You are viewing a plain text version of this content. The canonical link for it is here.
Posted to commits@airflow.apache.org by cr...@apache.org on 2017/06/27 19:44:07 UTC
incubator-airflow git commit: [AIRFLOW-1350] Add query_uri param to
Hive/SparkSQL DataProc operator
Repository: incubator-airflow
Updated Branches:
refs/heads/master 5fe25d859 -> d32c72969
[AIRFLOW-1350] Add query_uri param to Hive/SparkSQL DataProc operator
Closes #2402 from lukeFalsina/master
Project: http://git-wip-us.apache.org/repos/asf/incubator-airflow/repo
Commit: http://git-wip-us.apache.org/repos/asf/incubator-airflow/commit/d32c7296
Tree: http://git-wip-us.apache.org/repos/asf/incubator-airflow/tree/d32c7296
Diff: http://git-wip-us.apache.org/repos/asf/incubator-airflow/diff/d32c7296
Branch: refs/heads/master
Commit: d32c7296908e6975c4dda7159c1a7a6b9e89f046
Parents: 5fe25d8
Author: Luca Falsina <lu...@booking.com>
Authored: Tue Jun 27 12:43:13 2017 -0700
Committer: Chris Riccomini <cr...@apache.org>
Committed: Tue Jun 27 12:43:17 2017 -0700
----------------------------------------------------------------------
airflow/contrib/operators/dataproc_operator.py | 22 +++++++++++++++++----
1 file changed, 18 insertions(+), 4 deletions(-)
----------------------------------------------------------------------
http://git-wip-us.apache.org/repos/asf/incubator-airflow/blob/d32c7296/airflow/contrib/operators/dataproc_operator.py
----------------------------------------------------------------------
diff --git a/airflow/contrib/operators/dataproc_operator.py b/airflow/contrib/operators/dataproc_operator.py
index 14245c8..3e006ac 100644
--- a/airflow/contrib/operators/dataproc_operator.py
+++ b/airflow/contrib/operators/dataproc_operator.py
@@ -472,7 +472,8 @@ class DataProcHiveOperator(BaseOperator):
@apply_defaults
def __init__(
self,
- query,
+ query=None,
+ query_uri=None,
variables=None,
job_name='{{task.task_id}}_{{ds_nodash}}',
dataproc_cluster='cluster-1',
@@ -487,6 +488,8 @@ class DataProcHiveOperator(BaseOperator):
:param query: The query or reference to the query file (q extension).
:type query: string
+ :param query_uri: The uri of a hive script on Cloud Storage.
+ :type query_uri: string
:param variables: Map of named parameters for the query.
:type variables: dict
:param job_name: The job name used in the DataProc cluster.
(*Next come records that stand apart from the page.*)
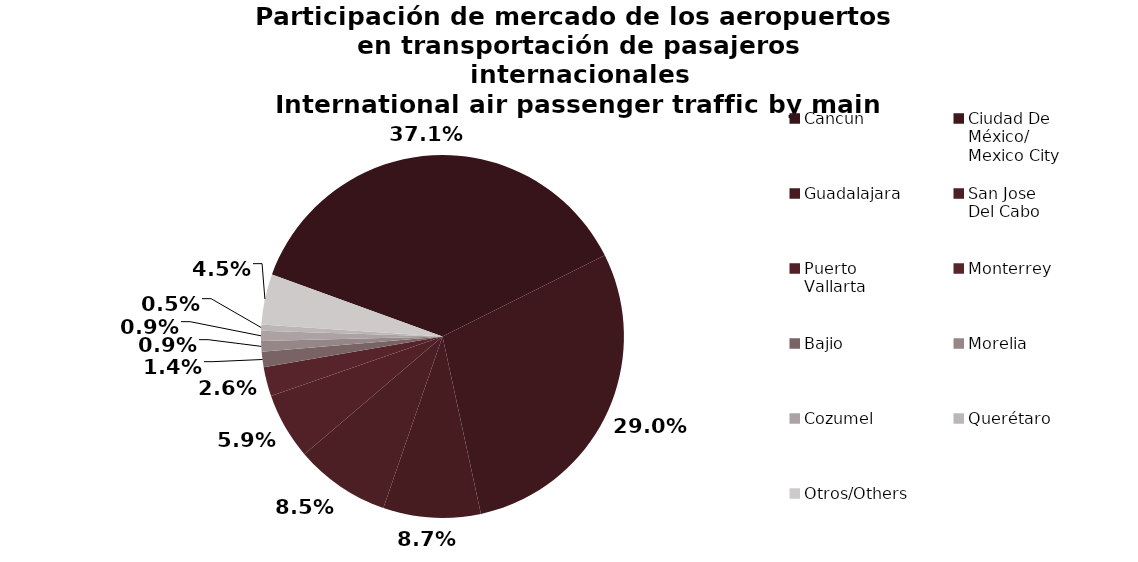
| Category | Series 0 |
|---|---|
| Cancun | 1589.007 |
| Ciudad De 
México/
Mexico City | 1243.148 |
| Guadalajara | 372.225 |
| San Jose 
Del Cabo | 363.802 |
| Puerto 
Vallarta | 253.447 |
| Monterrey | 112.05 |
| Bajio | 59.002 |
| Morelia | 40.31 |
| Cozumel | 39.031 |
| Querétaro | 23.065 |
| Otros/Others | 193.089 |

This name by default
@@ -512,6 +515,7 @@ class DataProcHiveOperator(BaseOperator):
self.gcp_conn_id = gcp_conn_id
self.delegate_to = delegate_to
self.query = query
+ self.query_uri = query_uri
self.variables = variables
self.job_name = job_name
self.dataproc_cluster = dataproc_cluster
@@ -525,7 +529,10 @@ class DataProcHiveOperator(BaseOperator):
job = hook.create_job_template(self.task_id, self.dataproc_cluster, "hiveJob",
self.dataproc_properties)
- job.add_query(self.query)
+ if self.query is None:
+ job.add_query_uri(self.query_uri)
+ else:
+ job.add_query(self.query)
job.add_variables(self.variables)
job.add_jar_file_uris(self.dataproc_jars)
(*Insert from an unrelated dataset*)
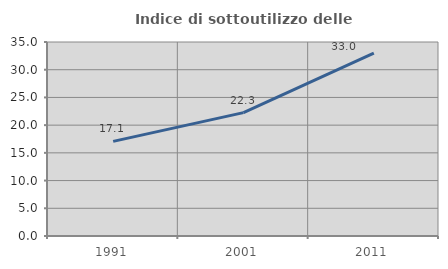
| Category | Indice di sottoutilizzo delle abitazioni  |
|---|---|
| 1991.0 | 17.071 |
| 2001.0 | 22.257 |
| 2011.0 | 33.01 |

job.set_job_name(self.job_name)
@@ -544,7 +551,8 @@ class DataProcSparkSqlOperator(BaseOperator):
@apply_defaults
def __init__(
self,
- query,
+ query=None,
+ query_uri=None,
variables=None,
job_name='{{task.task_id}}_{{ds_nodash}}',
dataproc_cluster='cluster-1',
@@ -559,6 +567,8 @@ class DataProcSparkSqlOperator(BaseOperator):
:param query: The query or reference to the query file (q extension).
:type query: string
+ :param query_uri: The uri of a spark sql script on Cloud Storage.
+ :type query_uri: string
:param variables: Map of named parameters for the query.
:type variables: dict
:param job_name: The job name used in the DataProc cluster. This name by default
@@ -584,6 +594,7 @@ class DataProcSparkSqlOperator(BaseOperator):
self.gcp_conn_id = gcp_conn_id
self.delegate_to = delegate_to
self.query = query
+ self.query_uri = query_uri
self.variables = variables
self.job_name = job_name
self.dataproc_cluster = dataproc_cluster
@@ -597,7 +608,10 @@ class DataProcSparkSqlOperator(BaseOperator):
job = hook.create_job_template(self.task_id, self.dataproc_cluster, "sparkSqlJob",
self.dataproc_properties)
- job.add_query(self.query)
+ if self.query is None:
+ job.add_query_uri(self.query_uri)
+ else:
+ job.add_query(self.query)
job.add_variables(self.variables)
job.add_jar_file_uris(self.dataproc_jars)
job.set_job_name(self.job_name)